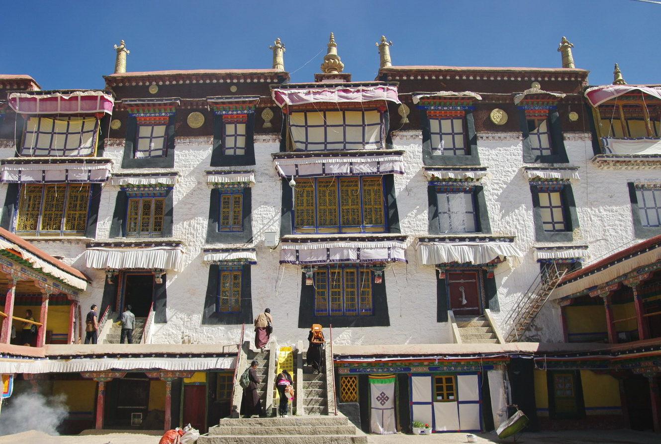 Eingang Ganden Phodrang, Drepung
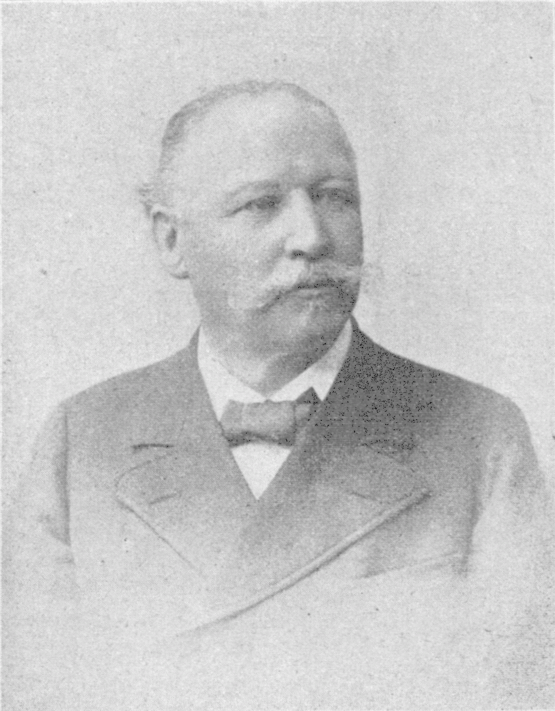 Leo Arnoldi (1843 Arnsberg, Westphalia — 4 May 1898 Vienna)[1], German engineer and entrepreneur
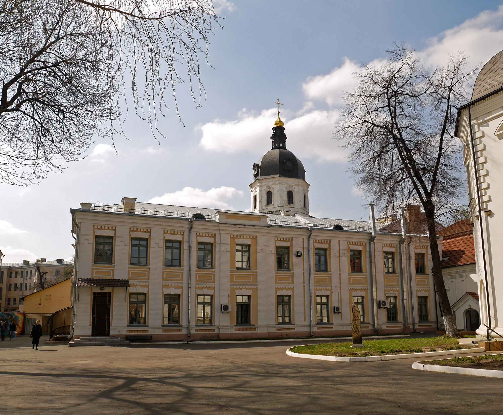 Будинок лікарні, архіву канцелярії та залу засідань Ради Києво-Могилянської академії, Київ, Сковороди Григорія вул., 2
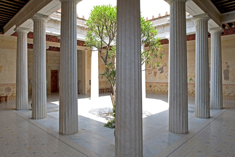 Le patio de la Villa Kerylos.
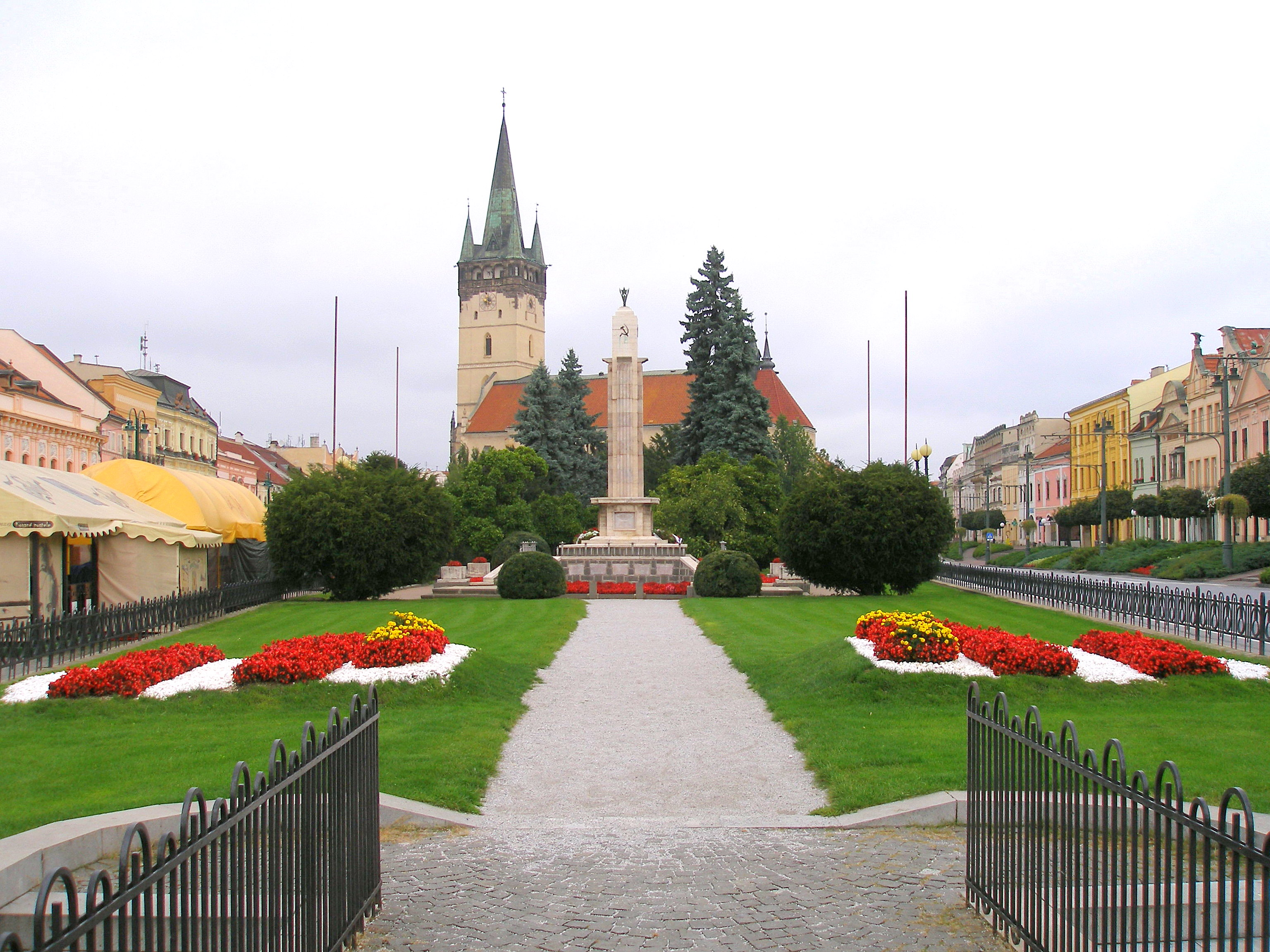 Hlavná ulica Prešov.
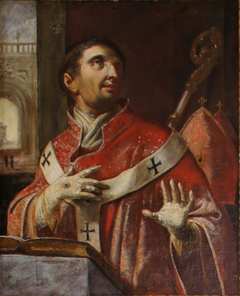 Porträtgemälde von Arnold, Bischof von Freising, im Fürstengang zwischen Fürstbischöflicher Residenz und Freisinger Dom.
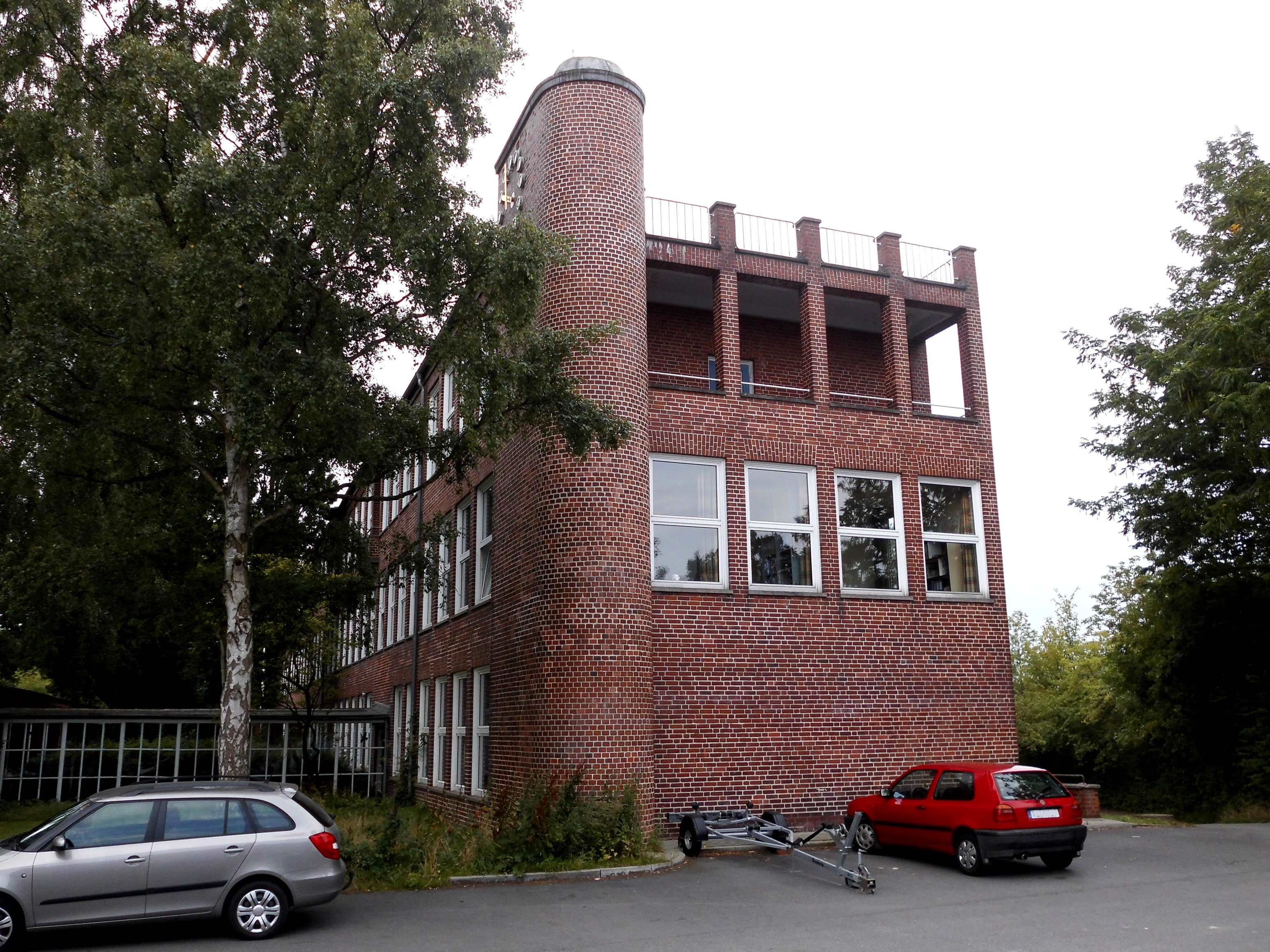 Gebäudekomplex der Friedrich-Junge-Schule im Kieler Stadtteil Schreventeich.
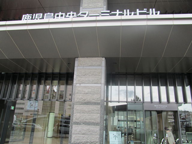 南国交通バスターミナル 鹿児島中央ターミナル 全体
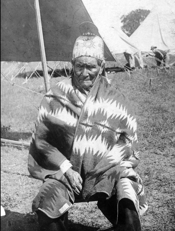 미국 포로 제로니모
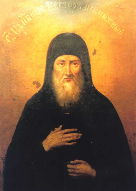 Saint Nestorius of Kyiv Caves. Orthodox saint. Нестор некнижний - XIII-XIV ст. Чернець Печерського монастиря. Преподобний. Пам'ять 10 вересня і 10 листопада. Цей Нестор був названий некнижним на відміну від Нестора Літописця. Він щиро й ревно служив Богові й удостоївся бачити Христа та ангелів під час молитви. Прп. Нестор заздалегідь передбачив день своєї смерті. Його мощі спочивають у Дальніх печерах.
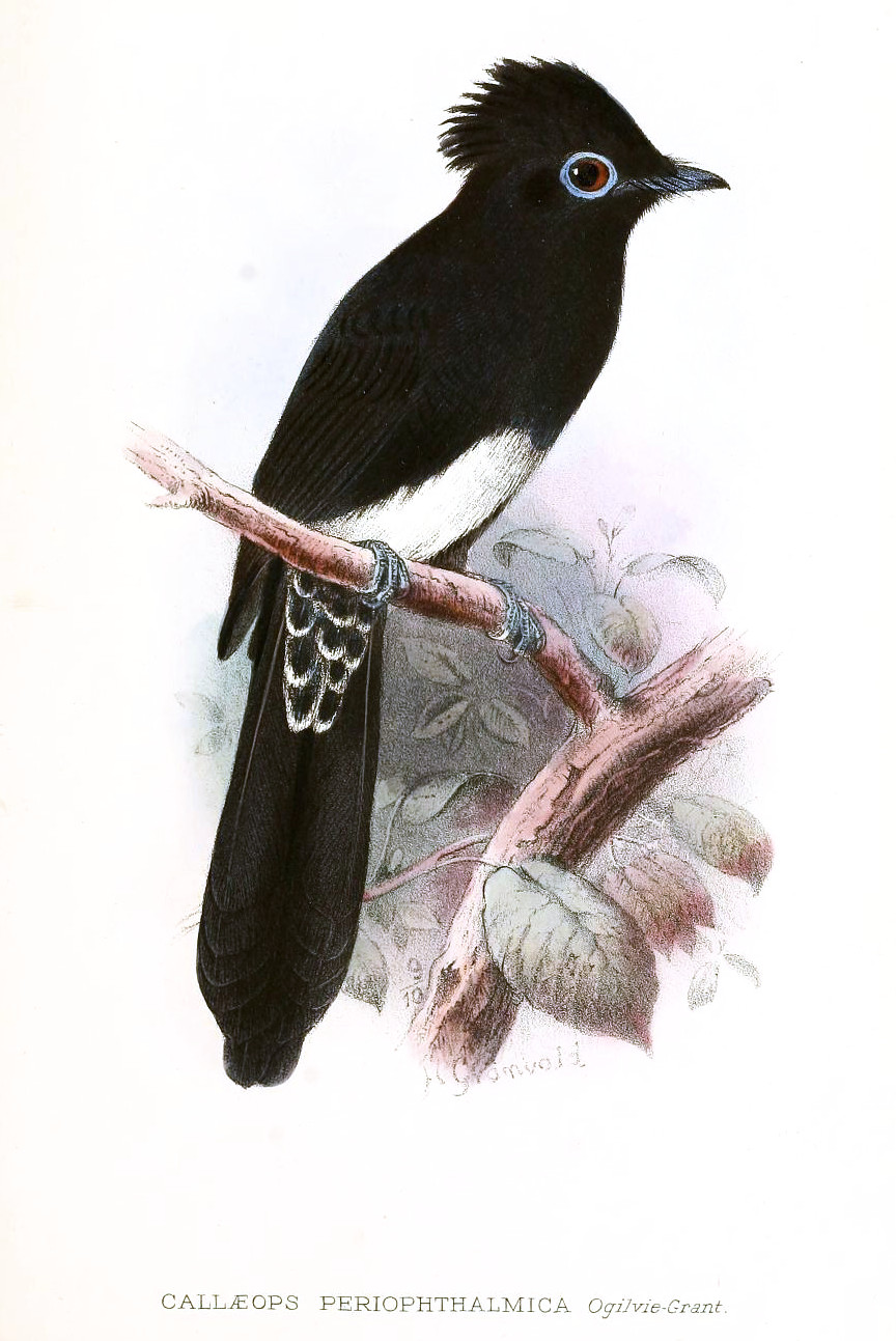 Callaeops periophthalmica= Terpsiphone atrocaudata periophthalmica

Aim of the task —
Could you retype exactly, and only, the lines running from the one with "Le patio de la Villa Kerylos." to the last line of the listing, while leaving any pictures out?

Solution to this exercise —
 Le patio de la Villa Kerylos.
 Hlavná ulica Prešov.
 Porträtgemälde von Arnold, Bischof von Freising, im Fürstengang zwischen Fürstbischöflicher Residenz und Freisinger Dom.
 Gebäudekomplex der Friedrich-Junge-Schule im Kieler Stadtteil Schreventeich.
 南国交通バスターミナル 鹿児島中央ターミナル 全体
 미국 포로 제로니모
 Saint Nestorius of Kyiv Caves. Orthodox saint. Нестор некнижний - XIII-XIV ст. Чернець Печерського монастиря. Преподобний. Пам'ять 10 вересня і 10 листопада. Цей Нестор був названий некнижним на відміну від Нестора Літописця. Він щиро й ревно служив Богові й удостоївся бачити Христа та ангелів під час молитви. Прп. Нестор заздалегідь передбачив день своєї смерті. Його мощі спочивають у Дальніх печерах.
 Callaeops periophthalmica= Terpsiphone atrocaudata periophthalmica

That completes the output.